Mono-repo vs Multi-repo: different strategies for organizing repositories
- Short version
- Mono-repo and Multi-repo are different strategies for storing code.
- None is better than the other, and the use we give to each one will depend directly on the context in which we find ourselves.
- Longer version
Introduction
As software consultants and during the early stages of a new project, it is common to ask, what would be the best or most appropriate strategy to manage our architecture at the code repository level? This with the aim of addressing a solution in the present, but looking to the future, where something needs to be scaled, integrated and/or modified efficiently.
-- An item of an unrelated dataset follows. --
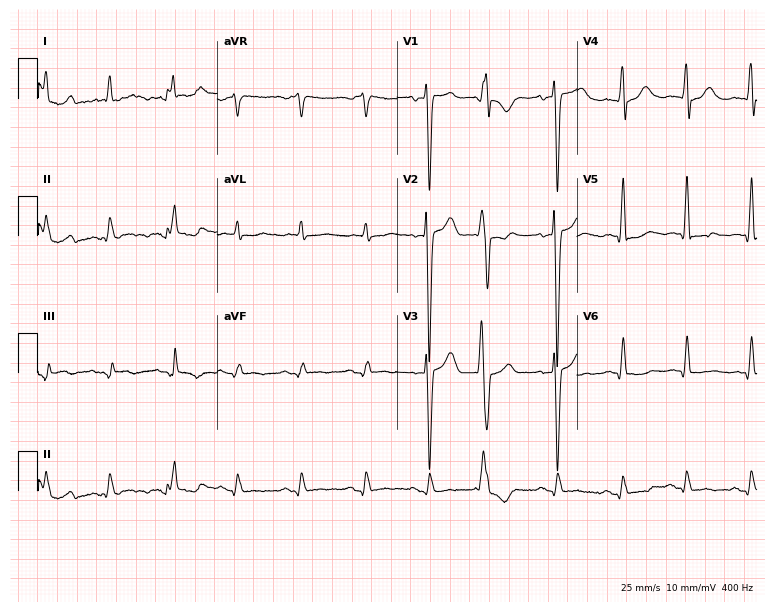
12-lead ECG from a male, 83 years old. No first-degree AV block, right bundle branch block (RBBB), left bundle branch block (LBBB), sinus bradycardia, atrial fibrillation (AF) or sinus tachycardia recorded for this tracing. Other findings, if any, are not listed.

The choice in software is not definitive, because there is always the opportunity to adjust to changes, whether internal (changing a database, choosing a new cloud provider) or external (updating dependencies, fixing outdated systems, etc). But the fact that it is not definitive does not mean that it does not imply a cost (trade-offs are always present in software engineering), so it is extremely important to make a good decision in early stages, since it will help us to be better prepared for the challenges in the future.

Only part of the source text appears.